WHAT IS BEING ASKED: With the pictures excluded, output only the lines from the one containing "Dunvika, Spildra, Kvænangen kommune" through the last line of the entries, unchanged.

DATASET:
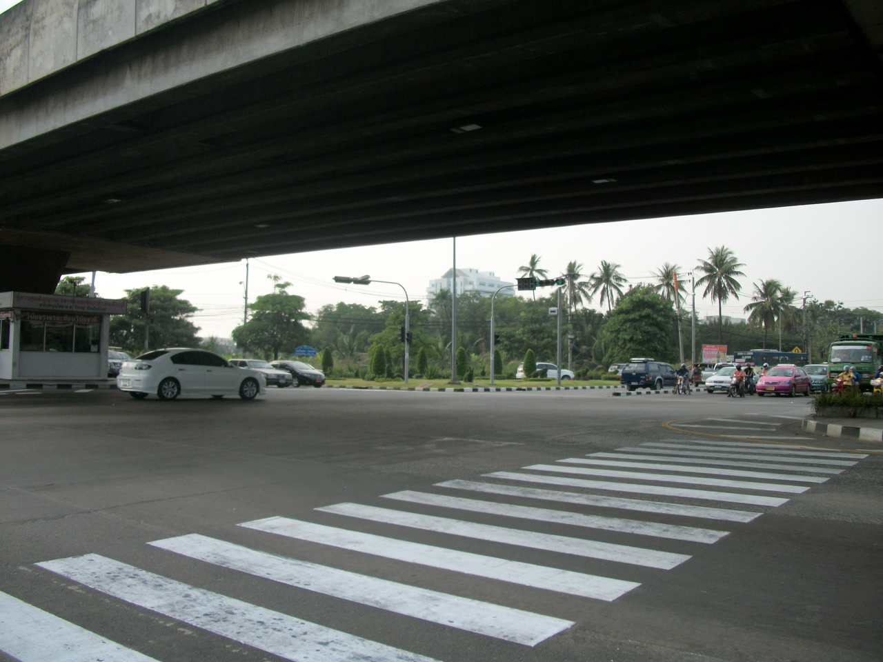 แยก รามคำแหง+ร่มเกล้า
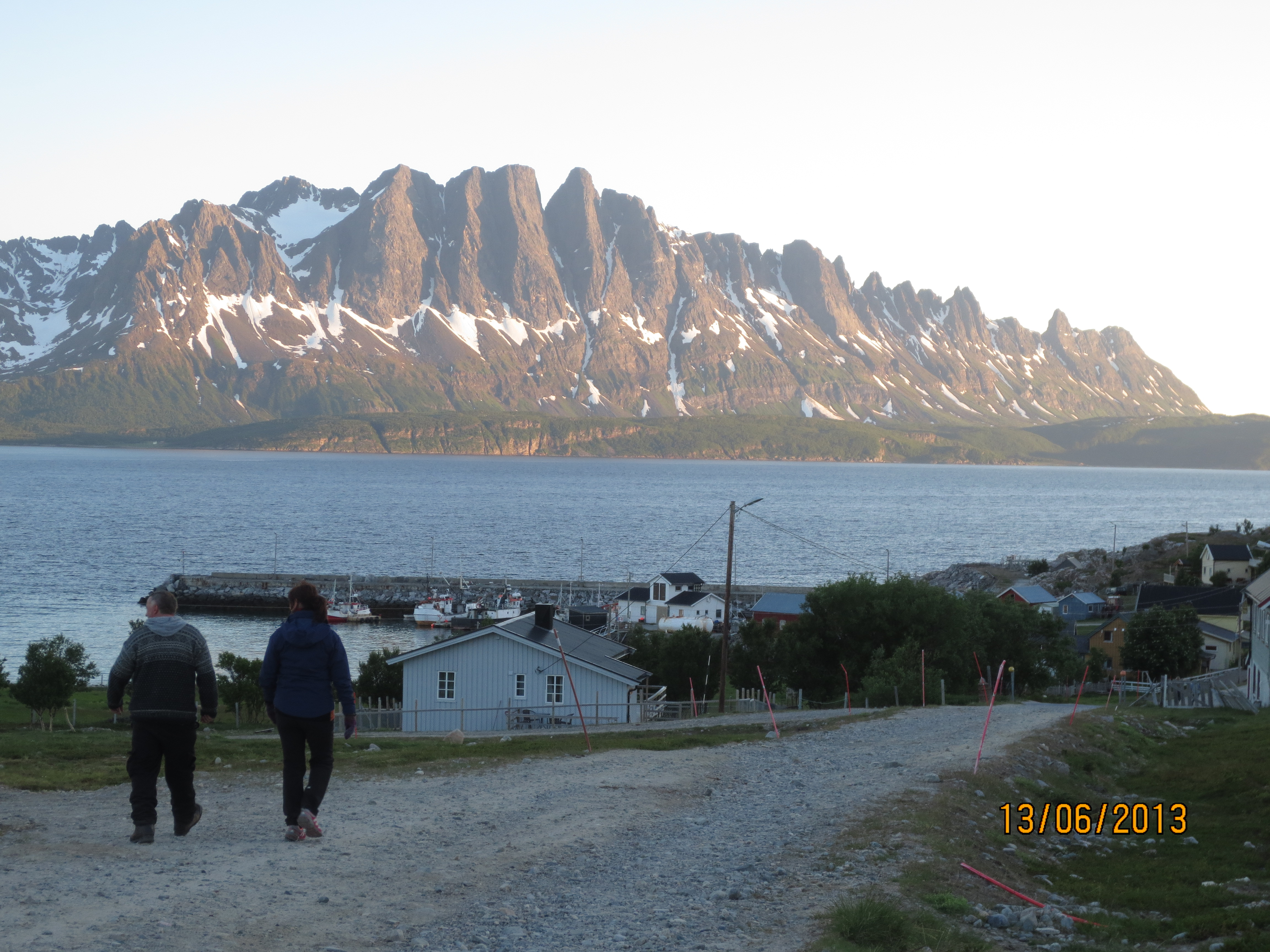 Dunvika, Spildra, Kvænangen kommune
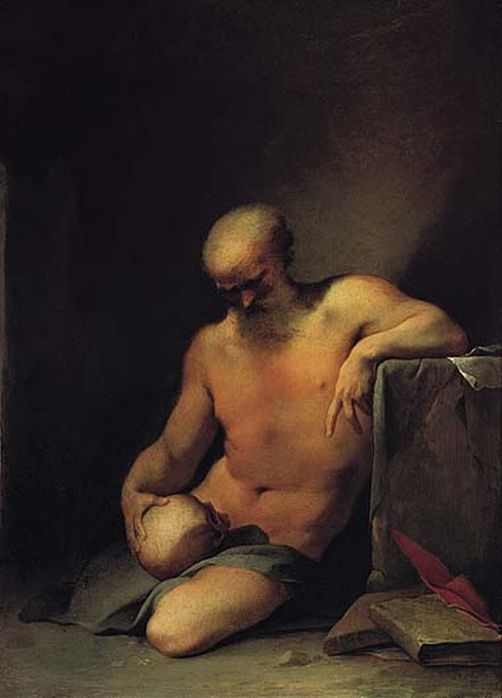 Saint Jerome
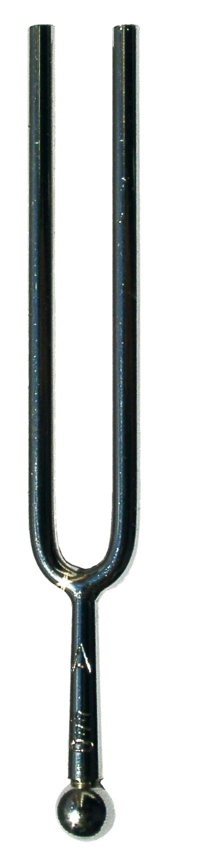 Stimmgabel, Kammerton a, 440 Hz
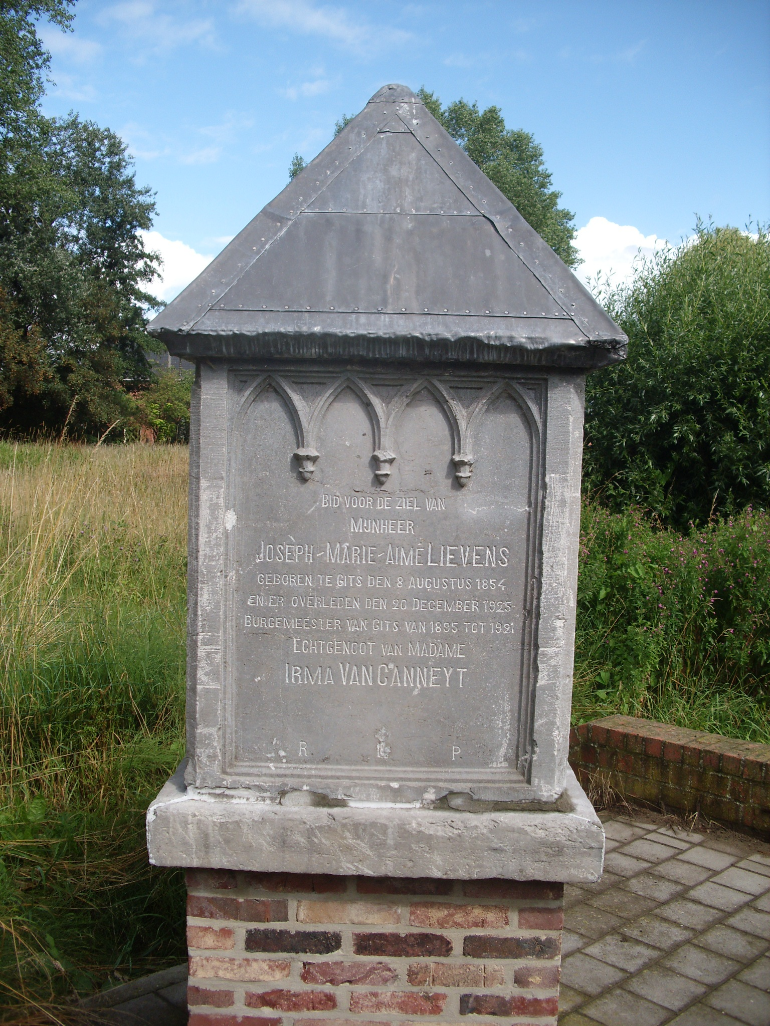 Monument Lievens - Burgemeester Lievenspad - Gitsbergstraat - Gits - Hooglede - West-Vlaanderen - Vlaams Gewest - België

SOLUTION:
 Dunvika, Spildra, Kvænangen kommune
 Saint Jerome
 Stimmgabel, Kammerton a, 440 Hz
 Monument Lievens - Burgemeester Lievenspad - Gitsbergstraat - Gits - Hooglede - West-Vlaanderen - Vlaams Gewest - België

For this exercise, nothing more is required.